= Try it =
The answer must consist of the records, repeated exactly.

[Start of Attachment]

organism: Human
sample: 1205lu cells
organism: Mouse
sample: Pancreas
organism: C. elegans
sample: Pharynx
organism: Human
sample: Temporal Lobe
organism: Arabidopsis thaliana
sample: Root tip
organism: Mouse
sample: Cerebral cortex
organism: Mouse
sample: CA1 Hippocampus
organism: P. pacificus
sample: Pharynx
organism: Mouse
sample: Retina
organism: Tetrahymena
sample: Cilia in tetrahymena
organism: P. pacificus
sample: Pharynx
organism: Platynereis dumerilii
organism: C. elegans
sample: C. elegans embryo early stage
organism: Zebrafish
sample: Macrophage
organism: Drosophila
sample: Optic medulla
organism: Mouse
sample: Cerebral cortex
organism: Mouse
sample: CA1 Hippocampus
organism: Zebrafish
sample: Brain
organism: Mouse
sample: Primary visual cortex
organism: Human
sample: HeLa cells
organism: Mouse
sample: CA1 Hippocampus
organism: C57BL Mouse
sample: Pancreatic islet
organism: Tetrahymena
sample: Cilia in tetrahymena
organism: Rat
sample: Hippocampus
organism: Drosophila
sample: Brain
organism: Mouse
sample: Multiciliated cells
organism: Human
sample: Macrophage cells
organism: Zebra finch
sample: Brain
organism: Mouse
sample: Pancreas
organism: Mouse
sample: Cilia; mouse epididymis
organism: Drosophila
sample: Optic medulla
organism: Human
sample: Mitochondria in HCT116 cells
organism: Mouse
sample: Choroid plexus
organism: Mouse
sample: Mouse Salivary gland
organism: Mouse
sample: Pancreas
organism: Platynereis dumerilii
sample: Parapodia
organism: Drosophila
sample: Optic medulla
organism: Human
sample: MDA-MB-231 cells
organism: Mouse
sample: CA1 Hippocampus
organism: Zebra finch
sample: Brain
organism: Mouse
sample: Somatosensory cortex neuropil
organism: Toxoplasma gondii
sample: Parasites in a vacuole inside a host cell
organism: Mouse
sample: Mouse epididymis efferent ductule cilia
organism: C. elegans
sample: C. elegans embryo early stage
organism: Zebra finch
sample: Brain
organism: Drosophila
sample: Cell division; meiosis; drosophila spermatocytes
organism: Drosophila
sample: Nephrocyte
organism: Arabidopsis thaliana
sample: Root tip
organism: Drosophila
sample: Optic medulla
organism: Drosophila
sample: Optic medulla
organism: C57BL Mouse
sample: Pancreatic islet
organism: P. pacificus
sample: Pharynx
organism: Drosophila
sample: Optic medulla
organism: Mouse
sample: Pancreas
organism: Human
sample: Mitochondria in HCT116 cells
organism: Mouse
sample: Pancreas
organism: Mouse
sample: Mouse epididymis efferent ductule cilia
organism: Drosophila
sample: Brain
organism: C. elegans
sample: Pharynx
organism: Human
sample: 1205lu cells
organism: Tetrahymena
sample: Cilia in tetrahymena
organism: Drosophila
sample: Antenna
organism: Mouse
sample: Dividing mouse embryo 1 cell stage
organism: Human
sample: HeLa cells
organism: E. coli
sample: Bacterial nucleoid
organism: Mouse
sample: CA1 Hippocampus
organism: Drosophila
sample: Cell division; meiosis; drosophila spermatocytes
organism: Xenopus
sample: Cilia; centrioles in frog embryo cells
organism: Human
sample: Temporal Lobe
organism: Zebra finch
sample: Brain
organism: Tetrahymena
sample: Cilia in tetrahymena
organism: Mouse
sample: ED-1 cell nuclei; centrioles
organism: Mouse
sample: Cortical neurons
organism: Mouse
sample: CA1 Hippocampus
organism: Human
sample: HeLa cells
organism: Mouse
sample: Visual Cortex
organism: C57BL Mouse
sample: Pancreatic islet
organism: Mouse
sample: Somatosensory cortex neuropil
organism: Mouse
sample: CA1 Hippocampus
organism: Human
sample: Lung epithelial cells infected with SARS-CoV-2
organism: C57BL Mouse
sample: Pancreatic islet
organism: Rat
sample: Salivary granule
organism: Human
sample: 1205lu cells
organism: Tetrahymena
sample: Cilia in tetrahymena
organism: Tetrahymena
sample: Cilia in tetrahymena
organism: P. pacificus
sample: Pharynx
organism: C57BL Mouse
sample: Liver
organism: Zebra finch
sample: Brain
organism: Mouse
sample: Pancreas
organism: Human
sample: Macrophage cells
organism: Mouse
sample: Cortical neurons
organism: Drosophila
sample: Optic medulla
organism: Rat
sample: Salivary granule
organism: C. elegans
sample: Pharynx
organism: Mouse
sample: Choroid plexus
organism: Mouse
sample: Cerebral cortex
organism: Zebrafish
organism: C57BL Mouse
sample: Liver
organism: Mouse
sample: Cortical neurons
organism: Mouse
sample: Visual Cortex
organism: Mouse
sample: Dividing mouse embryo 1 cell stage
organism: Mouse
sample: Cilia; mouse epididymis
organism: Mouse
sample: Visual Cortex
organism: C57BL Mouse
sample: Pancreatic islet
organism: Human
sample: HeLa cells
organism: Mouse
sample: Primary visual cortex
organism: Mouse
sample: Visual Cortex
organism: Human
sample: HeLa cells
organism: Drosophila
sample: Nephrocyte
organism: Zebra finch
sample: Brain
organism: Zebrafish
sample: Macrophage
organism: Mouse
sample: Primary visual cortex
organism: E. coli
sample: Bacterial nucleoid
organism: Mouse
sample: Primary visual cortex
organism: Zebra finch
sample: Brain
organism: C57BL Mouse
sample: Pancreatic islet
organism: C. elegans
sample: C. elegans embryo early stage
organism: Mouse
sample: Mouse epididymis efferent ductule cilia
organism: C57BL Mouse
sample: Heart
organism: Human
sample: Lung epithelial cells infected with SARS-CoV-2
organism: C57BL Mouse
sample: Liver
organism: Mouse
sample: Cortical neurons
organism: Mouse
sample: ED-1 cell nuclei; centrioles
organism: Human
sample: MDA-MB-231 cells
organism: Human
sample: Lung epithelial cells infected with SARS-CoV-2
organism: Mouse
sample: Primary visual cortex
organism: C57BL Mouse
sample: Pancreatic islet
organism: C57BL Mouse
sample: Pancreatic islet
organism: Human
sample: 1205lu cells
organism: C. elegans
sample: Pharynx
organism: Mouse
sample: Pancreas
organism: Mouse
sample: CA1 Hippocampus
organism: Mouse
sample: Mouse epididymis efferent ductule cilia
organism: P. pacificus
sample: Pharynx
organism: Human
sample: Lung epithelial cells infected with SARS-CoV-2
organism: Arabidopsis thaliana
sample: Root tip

[End of Attachment]

= Task solution =
organism: Human
sample: 1205lu cells
organism: Mouse
sample: Pancreas
organism: C. elegans
sample: Pharynx
organism: Human
sample: Temporal Lobe
organism: Arabidopsis thaliana
sample: Root tip
organism: Mouse
sample: Cerebral cortex
organism: Mouse
sample: CA1 Hippocampus
organism: P. pacificus
sample: Pharynx
organism: Mouse
sample: Retina
organism: Tetrahymena
sample: Cilia in tetrahymena
organism: P. pacificus
sample: Pharynx
organism: Platynereis dumerilii
organism: C. elegans
sample: C. elegans embryo early stage
organism: Zebrafish
sample: Macrophage
organism: Drosophila
sample: Optic medulla
organism: Mouse
sample: Cerebral cortex
organism: Mouse
sample: CA1 Hippocampus
organism: Zebrafish
sample: Brain
organism: Mouse
sample: Primary visual cortex
organism: Human
sample: HeLa cells
organism: Mouse
sample: CA1 Hippocampus
organism: C57BL Mouse
sample: Pancreatic islet
organism: Tetrahymena
sample: Cilia in tetrahymena
organism: Rat
sample: Hippocampus
organism: Drosophila
sample: Brain
organism: Mouse
sample: Multiciliated cells
organism: Human
sample: Macrophage cells
organism: Zebra finch
sample: Brain
organism: Mouse
sample: Pancreas
organism: Mouse
sample: Cilia; mouse epididymis
organism: Drosophila
sample: Optic medulla
organism: Human
sample: Mitochondria in HCT116 cells
organism: Mouse
sample: Choroid plexus
organism: Mouse
sample: Mouse Salivary gland
organism: Mouse
sample: Pancreas
organism: Platynereis dumerilii
sample: Parapodia
organism: Drosophila
sample: Optic medulla
organism: Human
sample: MDA-MB-231 cells
organism: Mouse
sample: CA1 Hippocampus
organism: Zebra finch
sample: Brain
organism: Mouse
sample: Somatosensory cortex neuropil
organism: Toxoplasma gondii
sample: Parasites in a vacuole inside a host cell
organism: Mouse
sample: Mouse epididymis efferent ductule cilia
organism: C. elegans
sample: C. elegans embryo early stage
organism: Zebra finch
sample: Brain
organism: Drosophila
sample: Cell division; meiosis; drosophila spermatocytes
organism: Drosophila
sample: Nephrocyte
organism: Arabidopsis thaliana
sample: Root tip
organism: Drosophila
sample: Optic medulla
organism: Drosophila
sample: Optic medulla
organism: C57BL Mouse
sample: Pancreatic islet
organism: P. pacificus
sample: Pharynx
organism: Drosophila
sample: Optic medulla
organism: Mouse
sample: Pancreas
organism: Human
sample: Mitochondria in HCT116 cells
organism: Mouse
sample: Pancreas
organism: Mouse
sample: Mouse epididymis efferent ductule cilia
organism: Drosophila
sample: Brain
organism: C. elegans
sample: Pharynx
organism: Human
sample: 1205lu cells
organism: Tetrahymena
sample: Cilia in tetrahymena
organism: Drosophila
sample: Antenna
organism: Mouse
sample: Dividing mouse embryo 1 cell stage
organism: Human
sample: HeLa cells
organism: E. coli
sample: Bacterial nucleoid
organism: Mouse
sample: CA1 Hippocampus
organism: Drosophila
sample: Cell division; meiosis; drosophila spermatocytes
organism: Xenopus
sample: Cilia; centrioles in frog embryo cells
organism: Human
sample: Temporal Lobe
organism: Zebra finch
sample: Brain
organism: Tetrahymena
sample: Cilia in tetrahymena
organism: Mouse
sample: ED-1 cell nuclei; centrioles
organism: Mouse
sample: Cortical neurons
organism: Mouse
sample: CA1 Hippocampus
organism: Human
sample: HeLa cells
organism: Mouse
sample: Visual Cortex
organism: C57BL Mouse
sample: Pancreatic islet
organism: Mouse
sample: Somatosensory cortex neuropil
organism: Mouse
sample: CA1 Hippocampus
organism: Human
sample: Lung epithelial cells infected with SARS-CoV-2
organism: C57BL Mouse
sample: Pancreatic islet
organism: Rat
sample: Salivary granule
organism: Human
sample: 1205lu cells
organism: Tetrahymena
sample: Cilia in tetrahymena
organism: Tetrahymena
sample: Cilia in tetrahymena
organism: P. pacificus
sample: Pharynx
organism: C57BL Mouse
sample: Liver
organism: Zebra finch
sample: Brain
organism: Mouse
sample: Pancreas
organism: Human
sample: Macrophage cells
organism: Mouse
sample: Cortical neurons
organism: Drosophila
sample: Optic medulla
organism: Rat
sample: Salivary granule
organism: C. elegans
sample: Pharynx
organism: Mouse
sample: Choroid plexus
organism: Mouse
sample: Cerebral cortex
organism: Zebrafish
organism: C57BL Mouse
sample: Liver
organism: Mouse
sample: Cortical neurons
organism: Mouse
sample: Visual Cortex
organism: Mouse
sample: Dividing mouse embryo 1 cell stage
organism: Mouse
sample: Cilia; mouse epididymis
organism: Mouse
sample: Visual Cortex
organism: C57BL Mouse
sample: Pancreatic islet
organism: Human
sample: HeLa cells
organism: Mouse
sample: Primary visual cortex
organism: Mouse
sample: Visual Cortex
organism: Human
sample: HeLa cells
organism: Drosophila
sample: Nephrocyte
organism: Zebra finch
sample: Brain
organism: Zebrafish
sample: Macrophage
organism: Mouse
sample: Primary visual cortex
organism: E. coli
sample: Bacterial nucleoid
organism: Mouse
sample: Primary visual cortex
organism: Zebra finch
sample: Brain
organism: C57BL Mouse
sample: Pancreatic islet
organism: C. elegans
sample: C. elegans embryo early stage
organism: Mouse
sample: Mouse epididymis efferent ductule cilia
organism: C57BL Mouse
sample: Heart
organism: Human
sample: Lung epithelial cells infected with SARS-CoV-2
organism: C57BL Mouse
sample: Liver
organism: Mouse
sample: Cortical neurons
organism: Mouse
sample: ED-1 cell nuclei; centrioles
organism: Human
sample: MDA-MB-231 cells
organism: Human
sample: Lung epithelial cells infected with SARS-CoV-2
organism: Mouse
sample: Primary visual cortex
organism: C57BL Mouse
sample: Pancreatic islet
organism: C57BL Mouse
sample: Pancreatic islet
organism: Human
sample: 1205lu cells
organism: C. elegans
sample: Pharynx
organism: Mouse
sample: Pancreas
organism: Mouse
sample: CA1 Hippocampus
organism: Mouse
sample: Mouse epididymis efferent ductule cilia
organism: P. pacificus
sample: Pharynx
organism: Human
sample: Lung epithelial cells infected with SARS-CoV-2
organism: Arabidopsis thaliana
sample: Root tip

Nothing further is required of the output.